BRASILEIROS DO ANO – CIÊNCIA

Nunca a ciência foi tão importante nem tão atacada como durante a pandemia de 2020. E, mesmo nadando contra a maré, a microbiologista Natalia Pasternak defendeu com todo afinco a ciência, colocada em xeque por fake news ou ações do governo federal. Mas ao fim do ano, a fundadora e presidente do Instituto Questão de Ciência (IQC) — primeira instituição brasileira para promoção do pensamento crítico e políticas públicas baseadas em evidências científicas — teve seu trabalho reconhecido. Foi a primeira brasileira convidada a fazer parte do Comitê para Investigação Cética (Committee for Skeptical Inquire, ou CSI, na sigla em inglês), criado nos EUA pelo físico e astrônomo Carl Sagan, e recebeu o Prêmio Ativismo Cético 2019, no âmbito do Ockham Awards, promovido pela revista The Skeptic, do Reino Unido. “Agora, com o prêmio da ISTOÉ fico muito honrada porque tudo isso só mostra que o meu trabalho valeu a pena e fez a diferença para a sociedade”, comemora.
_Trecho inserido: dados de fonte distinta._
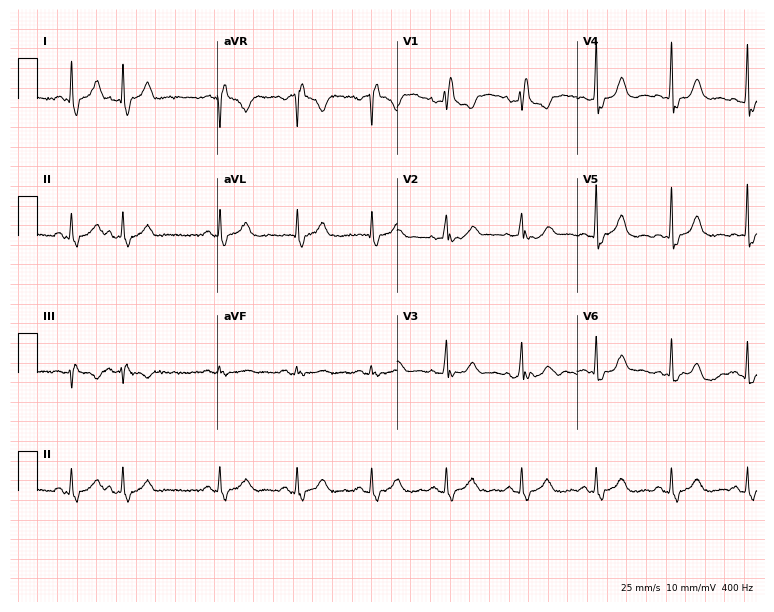
Electrocardiogram, a 52-year-old woman. Interpretation includes right bundle branch block (RBBB).

Para a cientista, nunca um ano foi tão desafiador como esse que chega ao fim, especialmente para quem optou por informar as pessoas. “Mostrar, para quem nunca acompanhou, que a ciência é um processo e não algo que já vem pronto deixou tudo mais complicado”, explica. Mas nada foi tão difícil quanto lidar com o negacionismo, especialmente aquele promovido por instituições nacionais, que deveriam se balizar pela ciência. Ela cita o exemplo do Ministério da Saúde falando para a população tomar cloroquina, mesmo sem a comprovação científica, e o do Ministério da Ciência e Tecnologia investindo em testes clínicos para medicamentos que não fazem sentido para Covid-19. “As pessoas acreditam nestas instituições, que ofereceram informação recheada de negação da ciência. Isso é extremamente deletério para a sociedade”, declara. E o resultado, segundo ela, fica claro na quantidade de pessoas que acredita que é só uma “gripezinha” e que cientistas e jornalistas estão exagerando.
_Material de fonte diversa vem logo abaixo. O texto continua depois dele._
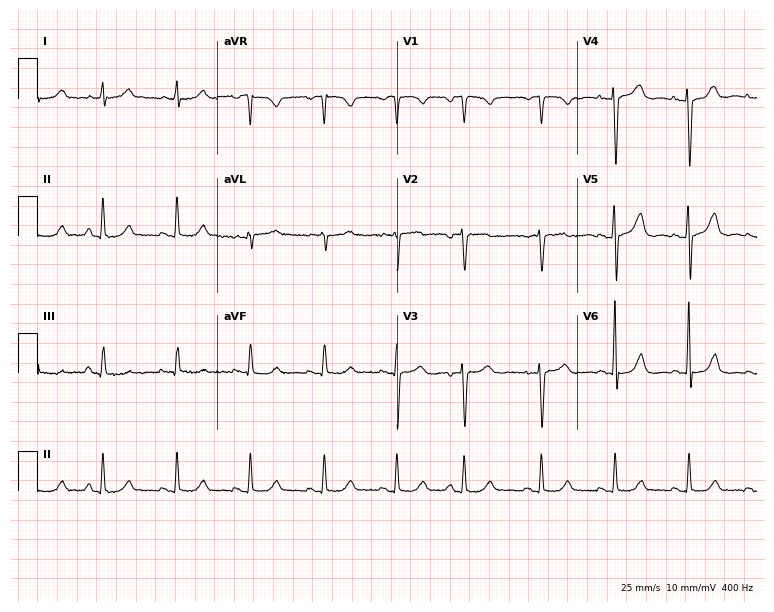
Resting 12-lead electrocardiogram (7.3-second recording at 400 Hz). Patient: a 64-year-old woman. None of these six findings is recorded: first-degree AV block, right bundle branch block, left bundle branch block, sinus bradycardia, atrial fibrillation, sinus tachycardia. Findings outside these six are not listed.

Mas acima de tudo o que mais preocupa a cientista brasileira é a politização das vacinas, que pode colocar medo nas pessoas para se imunizar. De acordo com Natalia, o Brasil tem um dos melhores programas de saúde e imunização do mundo, com agentes capacitados e com salas de vacinação espalhadas pelo País inteiro, o que confere uma grande capacidade para fazer campanhas eficientes de vacinação. “Se tem uma lição que ficou dessa pandemia é o quanto o SUS é importante e foi essencial para que a situação não fosse muito pior”, diz Natalia, que agora já faz planos para 2021. Além de continuar trabalhando pela conscientização sobre a vacina, ela também quer buscar mais investimentos privados para a ciência. “Há interesse de algumas empresas e até de pessoas físicas em doar e incentivar a ciência, mas ainda não temos caminhos institucionais nem jurídicos para facilitar essa interação. E precisamos disso”, afirma. Com a ajuda da filantropia, o IQC deve começar a financiar um pequeno projeto de bolsas de mestrado. “Não somos agência de fomento e nem pretendemos ser, mas gostaríamos de incentivar jovens cientistas com dinheiro doado”, afirma.

Natalia Pasternak
Referência nacional

Ao longo de 2020, Natalia Pasternak se tornou uma referência nacional para a opinião pública quando o assunto é ciência. Formada em ciências biológicas pelo Instituto de Biociências da Universidade de São Paulo (IB-USP), com
PhD e pós-doutorado em Microbiologia, na área de Genética Molecular de Bactérias pelo Instituto de Ciências Biomédicas  da Universidade de São Paulo (ICB-USP), ela conseguiu decifrar as informações científicas e falar de forma clara e direta para leigos. Sua capacidade de tornar coisas difíceis mais palatáveis acabou levando Natália a ser escolhida pela Organização das Nações Unidas (ONU) para participar de uma ação global que vai revelar o dia a dia dos cientistas através da popular rede social TikTok. Incansável na luta pela ciência, ela edita uma revista do Instituto Questão de Ciência (www.iqc.org.br), a primeira entidade brasileira para promoção de pensamento crítico e políticas públicas baseadas em evidências científicas, que ela ajudou a criar.